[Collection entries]
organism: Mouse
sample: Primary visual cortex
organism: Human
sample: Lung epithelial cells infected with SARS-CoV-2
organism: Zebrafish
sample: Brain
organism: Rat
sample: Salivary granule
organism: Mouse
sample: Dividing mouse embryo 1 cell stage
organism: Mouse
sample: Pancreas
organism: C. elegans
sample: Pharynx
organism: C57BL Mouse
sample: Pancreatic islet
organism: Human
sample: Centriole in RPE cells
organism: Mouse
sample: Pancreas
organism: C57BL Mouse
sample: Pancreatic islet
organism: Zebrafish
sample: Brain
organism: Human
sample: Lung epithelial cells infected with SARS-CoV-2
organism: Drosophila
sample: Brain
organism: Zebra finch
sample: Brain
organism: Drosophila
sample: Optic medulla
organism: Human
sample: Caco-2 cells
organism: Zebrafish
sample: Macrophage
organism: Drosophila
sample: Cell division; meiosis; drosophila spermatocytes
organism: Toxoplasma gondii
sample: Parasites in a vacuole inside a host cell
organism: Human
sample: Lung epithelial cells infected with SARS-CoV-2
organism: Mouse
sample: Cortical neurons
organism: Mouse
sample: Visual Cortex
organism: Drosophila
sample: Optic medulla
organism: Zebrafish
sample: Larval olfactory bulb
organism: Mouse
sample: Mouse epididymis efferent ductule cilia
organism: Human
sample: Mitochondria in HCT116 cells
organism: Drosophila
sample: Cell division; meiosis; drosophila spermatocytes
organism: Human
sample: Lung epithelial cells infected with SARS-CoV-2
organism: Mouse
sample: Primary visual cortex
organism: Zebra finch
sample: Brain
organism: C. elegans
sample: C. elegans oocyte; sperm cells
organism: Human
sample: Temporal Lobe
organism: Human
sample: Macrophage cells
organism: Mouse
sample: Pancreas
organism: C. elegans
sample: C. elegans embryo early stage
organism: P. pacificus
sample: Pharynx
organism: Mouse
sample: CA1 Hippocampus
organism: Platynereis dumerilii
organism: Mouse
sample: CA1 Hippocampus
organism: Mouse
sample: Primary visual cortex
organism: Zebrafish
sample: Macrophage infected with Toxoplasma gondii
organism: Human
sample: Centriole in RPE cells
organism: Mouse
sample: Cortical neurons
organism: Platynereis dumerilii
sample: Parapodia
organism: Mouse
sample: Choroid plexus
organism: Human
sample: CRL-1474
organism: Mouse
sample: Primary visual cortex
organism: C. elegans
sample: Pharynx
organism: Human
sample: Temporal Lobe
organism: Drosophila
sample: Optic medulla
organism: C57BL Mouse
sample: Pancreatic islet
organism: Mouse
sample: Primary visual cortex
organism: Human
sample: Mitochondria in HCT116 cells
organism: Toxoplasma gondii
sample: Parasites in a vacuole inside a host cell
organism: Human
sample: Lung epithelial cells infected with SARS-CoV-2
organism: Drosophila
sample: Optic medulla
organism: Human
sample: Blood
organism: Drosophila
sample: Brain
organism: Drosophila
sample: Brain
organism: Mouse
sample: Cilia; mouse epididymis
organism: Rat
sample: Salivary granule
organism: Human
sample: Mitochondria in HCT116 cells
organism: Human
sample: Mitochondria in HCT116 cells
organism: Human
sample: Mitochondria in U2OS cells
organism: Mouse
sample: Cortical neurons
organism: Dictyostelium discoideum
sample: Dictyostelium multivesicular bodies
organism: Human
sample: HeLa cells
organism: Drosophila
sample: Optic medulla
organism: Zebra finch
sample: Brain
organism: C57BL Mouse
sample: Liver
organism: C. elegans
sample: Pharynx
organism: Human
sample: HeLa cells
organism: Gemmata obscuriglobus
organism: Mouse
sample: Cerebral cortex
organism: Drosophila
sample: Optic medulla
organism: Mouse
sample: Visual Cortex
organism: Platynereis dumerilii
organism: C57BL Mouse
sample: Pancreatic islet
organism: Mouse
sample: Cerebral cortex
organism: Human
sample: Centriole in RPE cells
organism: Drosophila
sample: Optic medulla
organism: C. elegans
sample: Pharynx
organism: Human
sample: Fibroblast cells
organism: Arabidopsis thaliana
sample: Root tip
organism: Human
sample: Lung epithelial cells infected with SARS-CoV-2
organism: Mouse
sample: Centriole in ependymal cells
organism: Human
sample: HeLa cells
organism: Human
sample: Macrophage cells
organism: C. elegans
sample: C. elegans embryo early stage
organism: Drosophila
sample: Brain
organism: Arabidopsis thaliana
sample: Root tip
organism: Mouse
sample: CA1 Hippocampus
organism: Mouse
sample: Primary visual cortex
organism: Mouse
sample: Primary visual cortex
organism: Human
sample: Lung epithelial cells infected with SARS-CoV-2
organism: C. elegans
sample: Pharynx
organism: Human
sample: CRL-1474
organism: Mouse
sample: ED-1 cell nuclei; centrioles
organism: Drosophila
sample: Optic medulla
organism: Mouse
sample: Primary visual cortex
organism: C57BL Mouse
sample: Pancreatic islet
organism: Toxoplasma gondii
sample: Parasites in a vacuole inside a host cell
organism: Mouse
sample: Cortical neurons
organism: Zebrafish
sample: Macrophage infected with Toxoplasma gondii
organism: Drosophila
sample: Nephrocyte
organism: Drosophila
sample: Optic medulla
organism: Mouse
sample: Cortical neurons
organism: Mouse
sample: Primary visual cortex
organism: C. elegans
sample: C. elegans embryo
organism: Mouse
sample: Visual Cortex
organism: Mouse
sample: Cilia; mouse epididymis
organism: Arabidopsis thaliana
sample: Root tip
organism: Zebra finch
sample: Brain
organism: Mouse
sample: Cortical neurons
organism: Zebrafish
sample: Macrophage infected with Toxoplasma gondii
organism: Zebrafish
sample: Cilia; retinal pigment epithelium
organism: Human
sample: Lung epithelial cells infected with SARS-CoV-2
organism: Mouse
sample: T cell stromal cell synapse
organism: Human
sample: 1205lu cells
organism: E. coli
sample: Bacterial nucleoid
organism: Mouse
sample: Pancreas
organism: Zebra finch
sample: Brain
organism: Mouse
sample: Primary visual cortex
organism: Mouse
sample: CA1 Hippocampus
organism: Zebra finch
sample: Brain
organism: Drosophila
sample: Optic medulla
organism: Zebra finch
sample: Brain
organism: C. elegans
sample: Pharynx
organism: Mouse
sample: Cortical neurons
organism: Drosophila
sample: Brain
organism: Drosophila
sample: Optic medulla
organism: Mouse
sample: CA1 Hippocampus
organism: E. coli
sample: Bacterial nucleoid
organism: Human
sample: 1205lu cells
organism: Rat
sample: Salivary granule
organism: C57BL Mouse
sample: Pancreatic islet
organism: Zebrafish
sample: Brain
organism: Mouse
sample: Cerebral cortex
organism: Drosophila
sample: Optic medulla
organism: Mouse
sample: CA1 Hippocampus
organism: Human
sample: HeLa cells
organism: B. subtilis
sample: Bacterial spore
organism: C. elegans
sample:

_Your objective_
Return the entries above in full and exactly as written.

_Response for this exercise_
organism: Mouse
sample: Primary visual cortex
organism: Human
sample: Lung epithelial cells infected with SARS-CoV-2
organism: Zebrafish
sample: Brain
organism: Rat
sample: Salivary granule
organism: Mouse
sample: Dividing mouse embryo 1 cell stage
organism: Mouse
sample: Pancreas
organism: C. elegans
sample: Pharynx
organism: C57BL Mouse
sample: Pancreatic islet
organism: Human
sample: Centriole in RPE cells
organism: Mouse
sample: Pancreas
organism: C57BL Mouse
sample: Pancreatic islet
organism: Zebrafish
sample: Brain
organism: Human
sample: Lung epithelial cells infected with SARS-CoV-2
organism: Drosophila
sample: Brain
organism: Zebra finch
sample: Brain
organism: Drosophila
sample: Optic medulla
organism: Human
sample: Caco-2 cells
organism: Zebrafish
sample: Macrophage
organism: Drosophila
sample: Cell division; meiosis; drosophila spermatocytes
organism: Toxoplasma gondii
sample: Parasites in a vacuole inside a host cell
organism: Human
sample: Lung epithelial cells infected with SARS-CoV-2
organism: Mouse
sample: Cortical neurons
organism: Mouse
sample: Visual Cortex
organism: Drosophila
sample: Optic medulla
organism: Zebrafish
sample: Larval olfactory bulb
organism: Mouse
sample: Mouse epididymis efferent ductule cilia
organism: Human
sample: Mitochondria in HCT116 cells
organism: Drosophila
sample: Cell division; meiosis; drosophila spermatocytes
organism: Human
sample: Lung epithelial cells infected with SARS-CoV-2
organism: Mouse
sample: Primary visual cortex
organism: Zebra finch
sample: Brain
organism: C. elegans
sample: C. elegans oocyte; sperm cells
organism: Human
sample: Temporal Lobe
organism: Human
sample: Macrophage cells
organism: Mouse
sample: Pancreas
organism: C. elegans
sample: C. elegans embryo early stage
organism: P. pacificus
sample: Pharynx
organism: Mouse
sample: CA1 Hippocampus
organism: Platynereis dumerilii
organism: Mouse
sample: CA1 Hippocampus
organism: Mouse
sample: Primary visual cortex
organism: Zebrafish
sample: Macrophage infected with Toxoplasma gondii
organism: Human
sample: Centriole in RPE cells
organism: Mouse
sample: Cortical neurons
organism: Platynereis dumerilii
sample: Parapodia
organism: Mouse
sample: Choroid plexus
organism: Human
sample: CRL-1474
organism: Mouse
sample: Primary visual cortex
organism: C. elegans
sample: Pharynx
organism: Human
sample: Temporal Lobe
organism: Drosophila
sample: Optic medulla
organism: C57BL Mouse
sample: Pancreatic islet
organism: Mouse
sample: Primary visual cortex
organism: Human
sample: Mitochondria in HCT116 cells
organism: Toxoplasma gondii
sample: Parasites in a vacuole inside a host cell
organism: Human
sample: Lung epithelial cells infected with SARS-CoV-2
organism: Drosophila
sample: Optic medulla
organism: Human
sample: Blood
organism: Drosophila
sample: Brain
organism: Drosophila
sample: Brain
organism: Mouse
sample: Cilia; mouse epididymis
organism: Rat
sample: Salivary granule
organism: Human
sample: Mitochondria in HCT116 cells
organism: Human
sample: Mitochondria in HCT116 cells
organism: Human
sample: Mitochondria in U2OS cells
organism: Mouse
sample: Cortical neurons
organism: Dictyostelium discoideum
sample: Dictyostelium multivesicular bodies
organism: Human
sample: HeLa cells
organism: Drosophila
sample: Optic medulla
organism: Zebra finch
sample: Brain
organism: C57BL Mouse
sample: Liver
organism: C. elegans
sample: Pharynx
organism: Human
sample: HeLa cells
organism: Gemmata obscuriglobus
organism: Mouse
sample: Cerebral cortex
organism: Drosophila
sample: Optic medulla
organism: Mouse
sample: Visual Cortex
organism: Platynereis dumerilii
organism: C57BL Mouse
sample: Pancreatic islet
organism: Mouse
sample: Cerebral cortex
organism: Human
sample: Centriole in RPE cells
organism: Drosophila
sample: Optic medulla
organism: C. elegans
sample: Pharynx
organism: Human
sample: Fibroblast cells
organism: Arabidopsis thaliana
sample: Root tip
organism: Human
sample: Lung epithelial cells infected with SARS-CoV-2
organism: Mouse
sample: Centriole in ependymal cells
organism: Human
sample: HeLa cells
organism: Human
sample: Macrophage cells
organism: C. elegans
sample: C. elegans embryo early stage
organism: Drosophila
sample: Brain
organism: Arabidopsis thaliana
sample: Root tip
organism: Mouse
sample: CA1 Hippocampus
organism: Mouse
sample: Primary visual cortex
organism: Mouse
sample: Primary visual cortex
organism: Human
sample: Lung epithelial cells infected with SARS-CoV-2
organism: C. elegans
sample: Pharynx
organism: Human
sample: CRL-1474
organism: Mouse
sample: ED-1 cell nuclei; centrioles
organism: Drosophila
sample: Optic medulla
organism: Mouse
sample: Primary visual cortex
organism: C57BL Mouse
sample: Pancreatic islet
organism: Toxoplasma gondii
sample: Parasites in a vacuole inside a host cell
organism: Mouse
sample: Cortical neurons
organism: Zebrafish
sample: Macrophage infected with Toxoplasma gondii
organism: Drosophila
sample: Nephrocyte
organism: Drosophila
sample: Optic medulla
organism: Mouse
sample: Cortical neurons
organism: Mouse
sample: Primary visual cortex
organism: C. elegans
sample: C. elegans embryo
organism: Mouse
sample: Visual Cortex
organism: Mouse
sample: Cilia; mouse epididymis
organism: Arabidopsis thaliana
sample: Root tip
organism: Zebra finch
sample: Brain
organism: Mouse
sample: Cortical neurons
organism: Zebrafish
sample: Macrophage infected with Toxoplasma gondii
organism: Zebrafish
sample: Cilia; retinal pigment epithelium
organism: Human
sample: Lung epithelial cells infected with SARS-CoV-2
organism: Mouse
sample: T cell stromal cell synapse
organism: Human
sample: 1205lu cells
organism: E. coli
sample: Bacterial nucleoid
organism: Mouse
sample: Pancreas
organism: Zebra finch
sample: Brain
organism: Mouse
sample: Primary visual cortex
organism: Mouse
sample: CA1 Hippocampus
organism: Zebra finch
sample: Brain
organism: Drosophila
sample: Optic medulla
organism: Zebra finch
sample: Brain
organism: C. elegans
sample: Pharynx
organism: Mouse
sample: Cortical neurons
organism: Drosophila
sample: Brain
organism: Drosophila
sample: Optic medulla
organism: Mouse
sample: CA1 Hippocampus
organism: E. coli
sample: Bacterial nucleoid
organism: Human
sample: 1205lu cells
organism: Rat
sample: Salivary granule
organism: C57BL Mouse
sample: Pancreatic islet
organism: Zebrafish
sample: Brain
organism: Mouse
sample: Cerebral cortex
organism: Drosophila
sample: Optic medulla
organism: Mouse
sample: CA1 Hippocampus
organism: Human
sample: HeLa cells
organism: B. subtilis
sample: Bacterial spore
organism: C. elegans
sample:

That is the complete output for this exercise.